Time-traveling computer

Item #: SCP-XXXX

Object Class: Safe

Special Containment Procedures:

SCP-XXXX is held in a storage containment facility on the premises of Site-12.

Due to the foundation’s knowledge that the object provides a non-immediate threat, its observational period lasts approximately 4 hours every 6 months, and includes a technical inspection of the object’s functionality.

Only those with a certified license can inspect and come in contact with the object.

Every two years, those at the foundation with certified blank licenses will collaborate together to investigate the object and to further current research.

Description:

SCP-XXXX is an IBM branded PC 300GL model personal computer, operating under the Windows 95 operating system (as produced by the Microsoft Corporation).

It evidently contains an ability to correspond with and perceive time from 1997-2002, with each individual year displayed in a selection menu upon startup. Once a year is selected, the user can define an exact date and time within that calendar year, and use the world wide web to directly perceive time as it linearly passes.

Considering that the architecture of this process does not mimic modern advanced simulations in any way, and there is no hardware or software based indications of a simulation encoded in the device, the current consensus is that the computer can access an alternate timeline. This theory is evidenced by news stories displayed on the computer, which include foreign and sometimes anachronistic details in almost all stories. For instance, the signage of The Good Friday Agreement between Ireland and the United Kingdom in 1998 was, according to CNN’s website on this machine, delayed by two months.

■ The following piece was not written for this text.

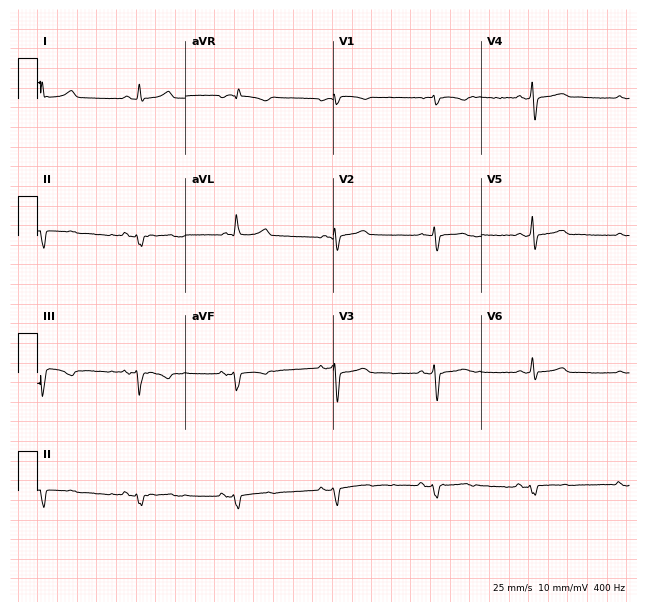
ECG (6-second recording at 400 Hz) — a 73-year-old male patient. Screened for six findings — first-degree AV block, right bundle branch block, left bundle branch block, sinus bradycardia, atrial fibrillation, sinus tachycardia — none is recorded.
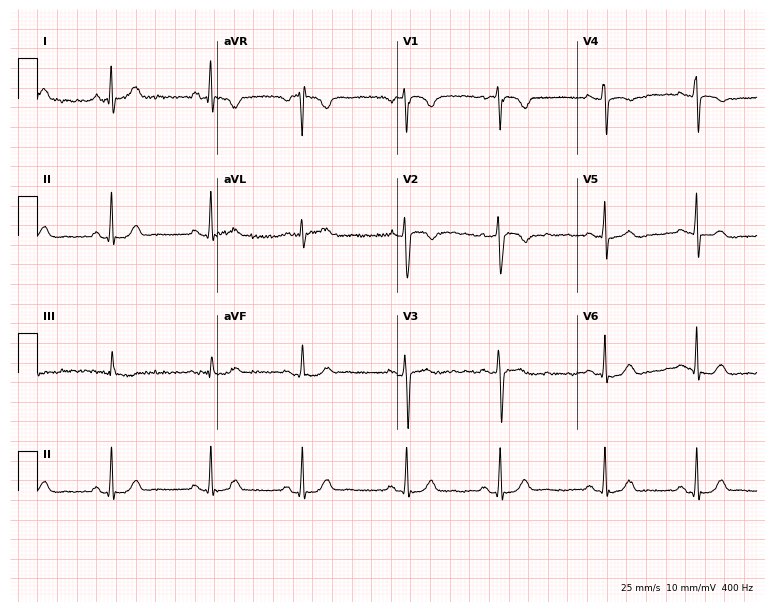
Standard 12-lead ECG recorded from a 29-year-old female (7.3-second recording at 400 Hz). Read as a normal ECG.

Although these deviations occur, this timeline still roughly falls in line with our own, suggesting that some force is causing these events to remain on course. This could have further implications for our entire understanding of how alternate timelines operate.

Current studies have tried to locate the exact origin of how the past is accessible in this machine, but certified blanks have still not concluded whether this phenomenon is software or hardware based.

History:

The origin of this PC can be traced back to Nathaniel Hartwell, a computer engineer who was employed by IBM at their headquarters in Armonk, New York from 1991 until 2004. Hartwell was specifically employed as a computer research scientist, mainly due to his experience with LG from 1986-1991, shortly after graduating with a Phd. from UC Irvine in 1984, and was an integral employee during the company’s waning success in the early 1990s.

In 2004, Hartwell was fired from his position as ‘Lead Research Specialist’, from what he claims were “ideological differences”-(from his website created shortly after his extermination).

His website also includes a blog-post response that foundation members believe might refer to SCP-XXXX:

7/7/2006

User ’Titor01’:
“What have you been working on recently?”
Admin:
“I’m currently developing a technology that is based on a process discovered by
IBM in the late 1970s. In my 13 years at the company, I became very familiar with
this process, so much so that I’m able to recreate it at my home, which is my
current project. I can’t share much, because I don’t want to put myself at legal
peril with the corporation, but it’s safe to say that this project is larger and more
complex than anything I’ve ever worked on in my 30 or so years as a computer
Scientist.”

This post was the last one he made before his suicide on October 12th, 2006. After his death, IBM claimed that he was using their intellectual property for personal gain, and after a lengthy court battle with the corporation and Hartwell’s family, his family was forced to overturn over 2000 documents and $47,000 in hardware and software assets to the company.

Through the means and identification abilities of the foundation, they successfully intercepted the computer and immediately began studying it shortly after it was placed in IBM’s possession.